There is a long technical explanation as to why this is necessary - I won’t bore you with that here, but fundamentally, the fabric has to be told which subnet belongs to which provider EPG, which is why the subnet must be configured at the EPG level rather than the BD level.

One point to note here is that you do not need to export contracts when configuring inter-VRF communication. This is only a requirement for inter-tenant communication.

Hopefully that’s clear so far - let’s move to our second scenario.

Scenario 2: Inter-Tenant Communication - 1:1 Mapping Between BD and EPG

In this scenario, we are going to configure communication between EPGs which sit in different tenants, as shown here:

scenario-2-1

In terms of configuration, this scenario is actually very similar to scenario 1 - we still need to configure the following:

  • Consumer subnet at the bridge domain level (marked as S_hared Between VRFs_).

  • Provider subnet at the EPG level (marked as S_hared Between VRFs_).

The major difference in this scenario is that we must now configure the scope of the contract as Global, and we must also export the contract from the provider side tenant to the consumer side tenant. On the provider side, export the contract under the Security Policies section of the tenant config. On the consumer side, we will consume the exported contract as a Contract Interface under the EPG. The final configuration looks something like this:

scenario-2-2

OK, that was easy enough - onto our last scenario where things get a little more complex.

Scenario 3: Inter-VRF Communication - Multiple EPGs Associated With a Single BD

For this last scenario, we are again looking at inter-VRF communication, but this time we have more than one EPG associated with a single bridge domain in both VRFs, as shown here:

scenario-3-1

If we follow our previous examples, we would configure our consumer side subnets at the BD level and our provider side subnets at the EPG level. Hold on a minute though, there’s an issue with that - if we assume that we have only a single subnet on the provider side and that we are using that subnet for all EPGs, does that mean we have to configure the same subnet on all provider EPGs? Well actually, we can’t do that - subnets configured on an EPG must not overlap with other subnets in that same VRF. So how do we get around this?

The answer to this conundrum is that we need to return to a configuration where the subnet is configured at the BD level on both provider and consumer sides. However, one of the consequences of this is that we then need to create a bidirectional contract relationship between the EPGs - in other words, we must provide and consume the contract from both sides in order to allow route leaking to happen. This ends up looking like this:

scenario-3-2

Now, if you are familiar with ACI and the way in which rules are applied in hardware, you may spot a downside to this approach. The problem with consuming and providing a contract in both directions is that this means double the number of security rules are programmed in hardware (TCAM). If you are a heavy user of contracts in your environments, doubling up on the number of rules may be a concern for you.

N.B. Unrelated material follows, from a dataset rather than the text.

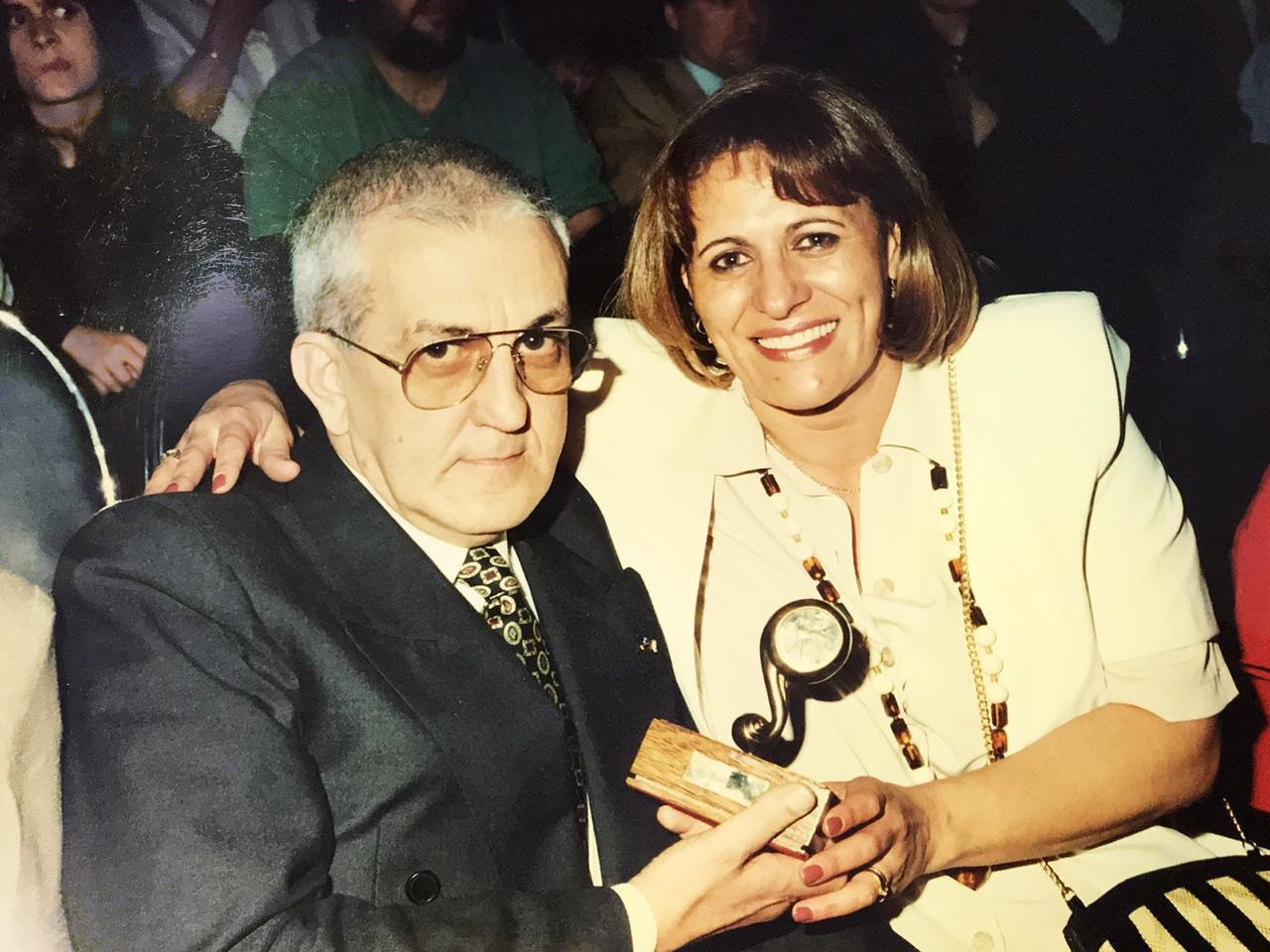 Luis Benito Zamora y su cónguye Marta Alicia Rivero. Ganador del premio Prensario 1994 Mejor Programa de Televisión

If you are concerned about this doubling of rules, there is a potential solution. In order to reduce the number of rules that we need to program, we can configure the contracts that we use to be unidirectional in nature. What I mean by this is that we can un-check the boxes entitled Apply Both Directions _and _Reverse Filter Ports when we create the contract. Now, having those boxes checked is generally important for allowing return traffic back to the initiating host (on the consumer side). So if we un-check them, how do we allow return traffic?

The answer is that we configure two contracts - one that allows traffic to be initiated (let’s say it allows any port –> port 80) and one allowing the reverse traffic (let’s say port 80 –> any port). Those contracts are then applied separately to the consumer and provider side EPGs, as shown in the following two diagrams:

scenario-3-3

scenario-3-4

By doing this, we cut the number of entries required in the hardware required by half compared to the solution shown in the first part of this scenario.

Hopefully this helps you out a bit if you are configuring this feature - thanks for reading.